How Cancer Seed Cells Evade the Brain’s Microglia

Metastasis happens when cancer cells leave the original tumor, circulate through the bloodstream, and establish new tumors elsewhere in the body, and it is the main cause of cancer-related deaths. Brain metastases are especially serious and occur in 10–30% of patients with advanced lung, breast, and melanoma cancers. Although treatments exist for established brain tumors, there are few approaches that directly address the earliest cancer “seed cells” that first lodge in the brain.

The brain’s resident immune cells, microglia, can quickly respond to pathogens and cancer cells by engulfing and digesting them. Until recently, it was unclear why microglia sometimes fail to eliminate incoming seed cells, largely because this interaction could not be observed in real time in the living brain. In a new study published in Cancer Research, investigators from Nagoya University visualized, for the first time in this context, the precise moment when microglia engulf seed cells attempting to colonize the brain. The work identifies two proteins that seed cells use to avoid destruction at this earliest stage, and shows that removing these proteins reveals the importance of microglia in clearing cancer cells as they arrive.

The team focused on seed cells traveling from the lung to the brain to understand how they behave upon entry, a roughly 12‑day window during which microglia can still eliminate them. By the time symptoms or imaging findings appear, this window has closed and tumors are already established. “We recorded the interactions between microglia and cancer cells in live mice using an advanced imaging technique called two-photon microscopy,” first author Takahiro Tsuji explained. Using a newly developed “opto-omics” method, the team selectively tagged, isolated, and analyzed only those microglia that were physically interacting with tumor cells to understand why some destroy cancer cells while others support their survival and growth.
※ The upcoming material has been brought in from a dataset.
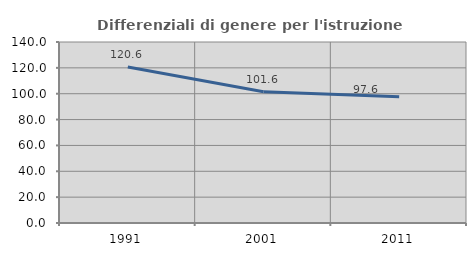
| Category | Differenziali di genere per l'istruzione superiore |
|---|---|
| 1991.0 | 120.615 |
| 2001.0 | 101.58 |
| 2011.0 | 97.562 |

The study shows that cancer cells arriving in the brain evade microglial destruction by deploying “don’t eat me” signals from two molecules, CD24 and CD47. When these molecules were genetically removed, microglia digested the seed cells and brain tumor formation was markedly reduced. CD24 and CD47 appeared in 50% of human brain metastasis samples from lung cancer patients, suggesting clinical relevance. Senior author Professor Hiroaki Wake noted that some microglia are reprogrammed to help tumors by promoting blood vessel formation and building a protective niche, and that understanding this divergence at first contact is essential for better therapies.

The researchers propose a strategy to eliminate seed cells by targeting CD24 and CD47 with antibodies or other approaches during the early stage when microglia can still phagocytose cancer cells. “This approach focuses on harnessing our brain's immune system to prevent metastasis at a very early stage, rather than treating tumors after they have already formed,” Tsuji said. The team is now working on therapies to remove CD24 and CD47, alone or in combination with existing treatments, and on biomarkers to identify patients who might benefit most from early intervention.